Kasat Pol PP Setda Maluku, Andre Adrianz mengatakan, informasi yang diperoleh paska aksi demonstrasi penolakan UU Omnibus Law Cipta Kerja beberapa waktu lalu, terjadi insiden lempar batu sehingga mengenai rumah penduduk sekitar JMP Desa Poka.
“Setelah kami turun ke lapangan dan menginventarisir, memang ada sekitar tiga rumah warga yang mengalami kerusakan. Dari tiga rumah, ada satu yg sedikit parah sehingga harus mengganti plafon dan atap seng,” ungkap Adrianz.
Terkait kerusakan tersebut, kata Adriaz, Pemerintah Provinsi Maluku melalui Dinas Perumahan dan Permukiman akan membantu membiayai kerusakan tersebut.
“Kita juga sudah ketemu dengan keluarga yang rumahnya mengalami kerusakan. Jadi, kita akan segera memperbaiki kerusakan itu,” kata Adrianz.
Sementara itu, Penjabat Kepala Desa Poka, Erick Van Room yang mendampingi rombongan mengatakan, aksi unjuk rasa tersebut membawa dampak kerusakan terhadap beberapa rumah warga.
“Tadi kita sudah cek bersama Asisten II, Kadis Perumahan dan Permukiman, Kasat Pol PP, memang ada beberapa rumah yang rusak. Kerusakan pada genteng atau atap rumah bocor, karena terkena lemparan batu,” ujarnya.
Erick berterimakasih atas perhatian Pemprov Maluku terhadap warga yang terkena dampak. “Saya selaku Pj Kepala Desa menyampaikan terimakasih karena warga saya yang rumahnya rusak akan dibantu pemerintah,” tandas Errick.
Sementara itu, dua mahasiswa salah satu Perguruan Tinggi di Maluku resmi dijadikan tersangka oleh penyidik Sat Reskrim Polresta Pulau Ambon dan Pulau-Pulau Lease. MR dan HS terlibat melakukan pelemaparan serta tindakan anarkis lainnya dalam aksi demonstrant penolakan UU Ciptaker di depan kampus Universitas Pattimura (Unpatti) Ambon, Senin (12/10).
Keduanya diamankan beserta ke-13 rekannya dalam aksi itu, beserta barang bukti berupa baju, kayu dan baju kaos serta vidio lainnya yang mengambarkan kejadiaan brutal kedua tersangka.
Kapolresta Pulau Ambon dan Pulau-Pulau Lease, Kombes Pol Leo Surya Nugraha Simatupang mengatakan, penetapan kedua mahasiswa ini sebagai tersangka setelah diamankan 1 kali 24 jam bersama 11 rekan mereka yang lainnya.

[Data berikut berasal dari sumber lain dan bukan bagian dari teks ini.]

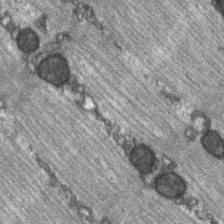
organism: C57BL Mouse
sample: Soleus
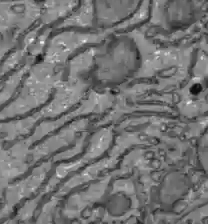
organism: C57BL Mouse
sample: Liver
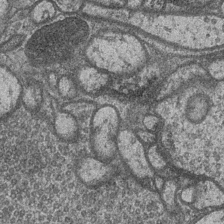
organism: Drosophila
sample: Optic medulla
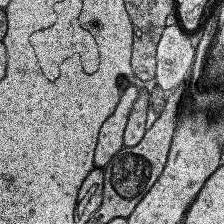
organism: Human
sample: Temporal Lobe
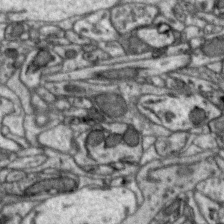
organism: Zebra finch
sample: Brain
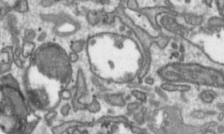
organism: Toxoplasma gondii
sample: Parasites in a vacuole inside a host cell
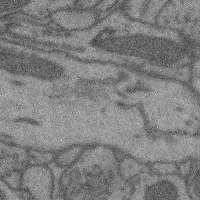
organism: Mouse
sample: Cerebral cortex
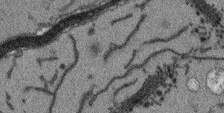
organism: Arabidopsis thaliana
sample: Root tip
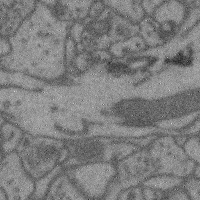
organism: Mouse
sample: Cerebral cortex
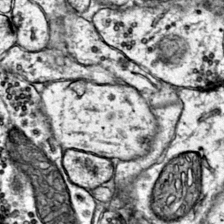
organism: Mouse
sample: Primary visual cortex
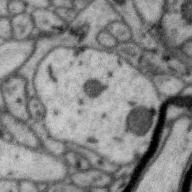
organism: Zebra finch
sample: Brain
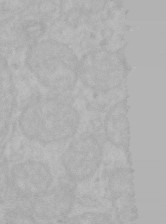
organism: Mouse
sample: Choroid plexus
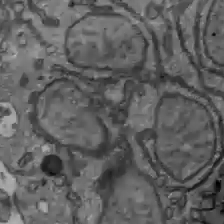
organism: C57BL Mouse
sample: Liver
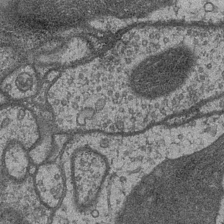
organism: Drosophila
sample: Optic medulla
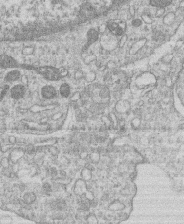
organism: Human
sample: Macrophage cells
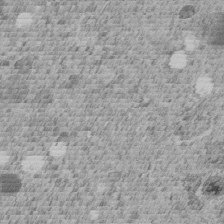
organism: C. elegans
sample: C. elegans embryo early stage
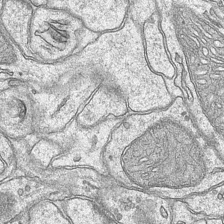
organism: Mouse
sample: CA1 Hippocampus
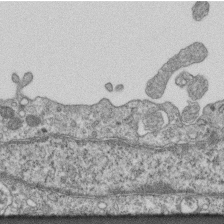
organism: Mouse
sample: Centriole in ependymal cells
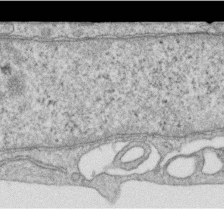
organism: Human
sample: Centriole in RPE cells
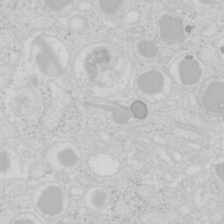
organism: Mouse
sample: Pancreas
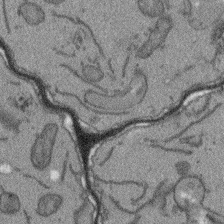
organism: Arabidopsis thaliana
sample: Root tip
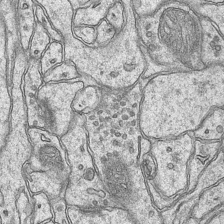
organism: Mouse
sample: CA1 Hippocampus
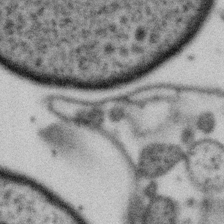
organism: Gemmata obscuriglobus
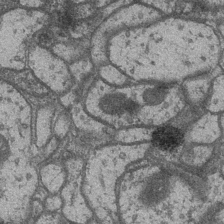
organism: Drosophila
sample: Optic medulla
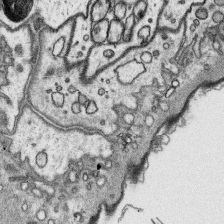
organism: Platynereis dumerilii
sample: Parapodia
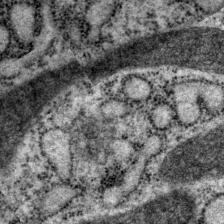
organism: P. pacificus
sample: Pharynx
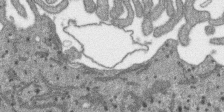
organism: Human
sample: Lung epithelial cells infected with SARS-CoV-2
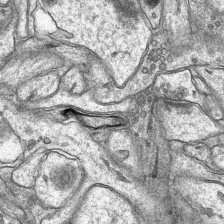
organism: Mouse
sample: CA1 Hippocampus
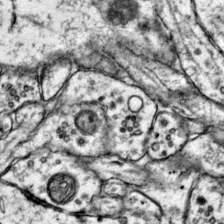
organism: Mouse
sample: Primary visual cortex
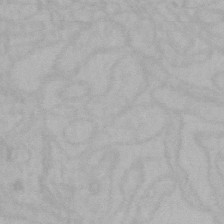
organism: Mouse
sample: Choroid plexus
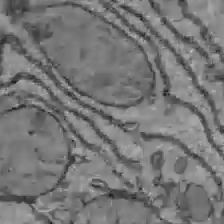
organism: C57BL Mouse
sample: Liver
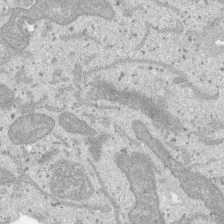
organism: Human
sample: Lung epithelial cells infected with SARS-CoV-2
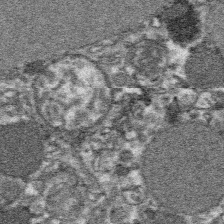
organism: Platynereis dumerilii
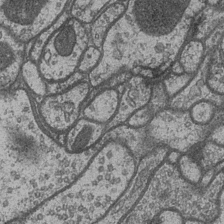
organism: Drosophila
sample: Optic medulla
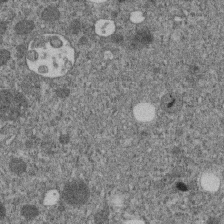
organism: C. elegans
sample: C. elegans embryo early stage
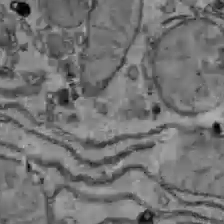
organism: C57BL Mouse
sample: Liver
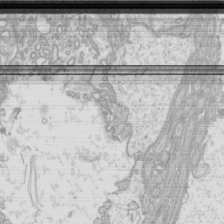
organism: Mouse
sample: Cilia; mouse epididymis
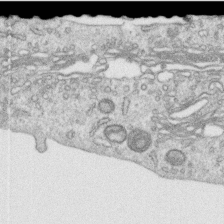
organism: Human
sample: Centriole in RPE cells
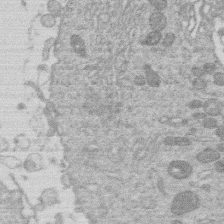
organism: Human
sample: Macrophage cells
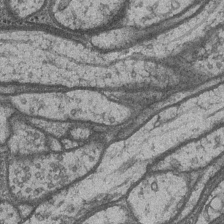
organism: Drosophila
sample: Optic medulla
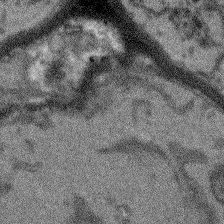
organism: Arabidopsis thaliana
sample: Root tip
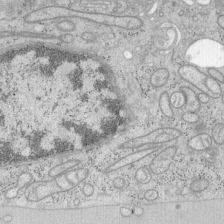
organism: Mouse
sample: OT-I killer T cells with ID8 ovarian cancer cells
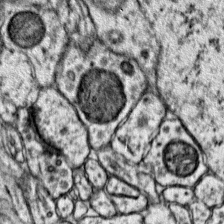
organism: Mouse
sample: Primary visual cortex
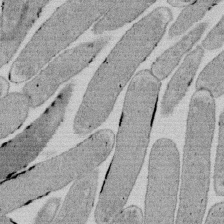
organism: E. coli
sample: Bacterial nucleoid
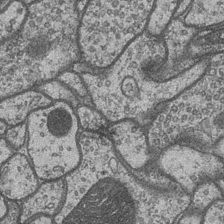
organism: Drosophila
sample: Optic medulla
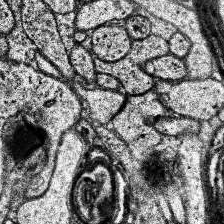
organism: Human
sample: Temporal Lobe
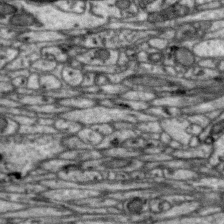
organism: Zebra finch
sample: Brain
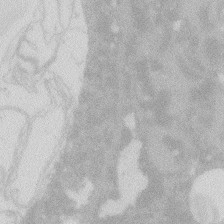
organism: Zebrafish
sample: Macrophage
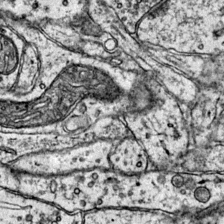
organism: Mouse
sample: Primary visual cortex
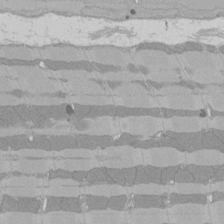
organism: Rat
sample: Left ventricle
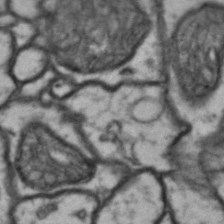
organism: Drosophila
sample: Brain
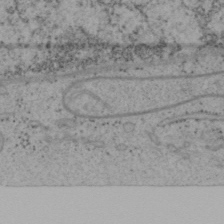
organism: Human
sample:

“Untuk 11 rekannya kita jadikan wajib lapor. Sementara dalam pengenbangan lagi, kita di back up Polda Maluku,” jelas Kapolresta dalam rilis siang tadi, Rabu 14 Oktober 2020 di Mapolresta Ambon.
Menurutnya, kedua tersangka berstatus mahasiswa di salah satu perguruan tinggi di Kota Ambon. Peran keduanya dalam aksi ratusan mahasiswa saat itu, ikut terhasut melakukan pelemparan berdasarkan keterangan saksi dan warga sekitar lokasi aksi. Begitupun disertakan dengan bukti vidio.
Selain itu, Mantan Kapolres Pulau Buru ini mengaku, pihaknya saat ini dibantu Polda Maluku masih terus melakukan pengembangan. Salah satunya mencari aktor intelektual aksi brutal mahasiswa itu. Aktor itu disebut berinisial A, orang yang mengarahkan melakukan kejahatan pelemparan dalam aksi tersebut.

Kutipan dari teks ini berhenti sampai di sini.